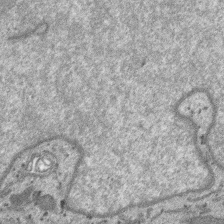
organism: Human
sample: Lung epithelial cells infected with SARS-CoV-2
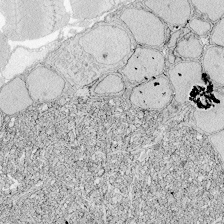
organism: Zebrafish
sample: Whole-Brain
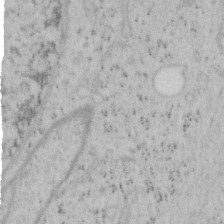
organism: Human
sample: HeLa cells
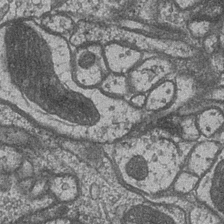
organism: Drosophila
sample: Optic medulla
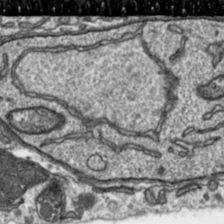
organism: Toxoplasma gondii
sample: Parasites in a vacuole inside a host cell
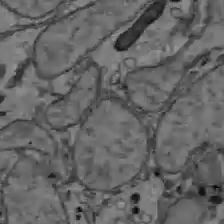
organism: C57BL Mouse
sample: Liver
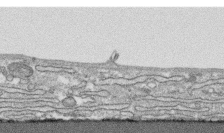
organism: Human
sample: CRL-1474
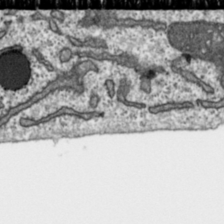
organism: Toxoplasma gondii
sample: Parasites in a vacuole inside a host cell
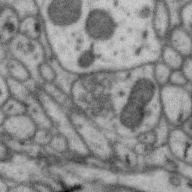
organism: Zebra finch
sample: Brain
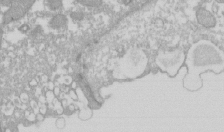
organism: Xenopus
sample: Cilia; centrioles in frog embryo cells
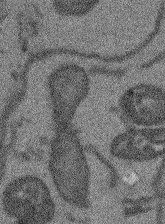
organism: Arabidopsis thaliana
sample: Root tip
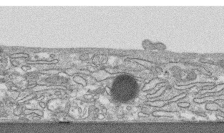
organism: Human
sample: CRL-1474
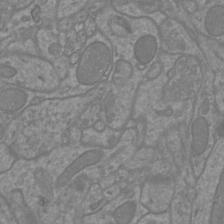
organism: Mouse
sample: Cortical neurons
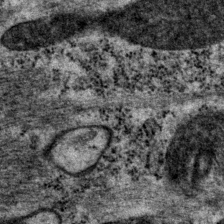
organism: P. pacificus
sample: Pharynx

+++++

### WORK ITEM
Only the lines from the one containing "sample: Optic medulla" through the end of the data above are to be output, exactly and without pictures.

### RESPONSE FOR THIS EXERCISE
sample: Optic medulla
organism: Toxoplasma gondii
sample: Parasites in a vacuole inside a host cell
organism: C57BL Mouse
sample: Liver
organism: Human
sample: CRL-1474
organism: Toxoplasma gondii
sample: Parasites in a vacuole inside a host cell
organism: Zebra finch
sample: Brain
organism: Xenopus
sample: Cilia; centrioles in frog embryo cells
organism: Arabidopsis thaliana
sample: Root tip
organism: Human
sample: CRL-1474
organism: Mouse
sample: Cortical neurons
organism: P. pacificus
sample: Pharynx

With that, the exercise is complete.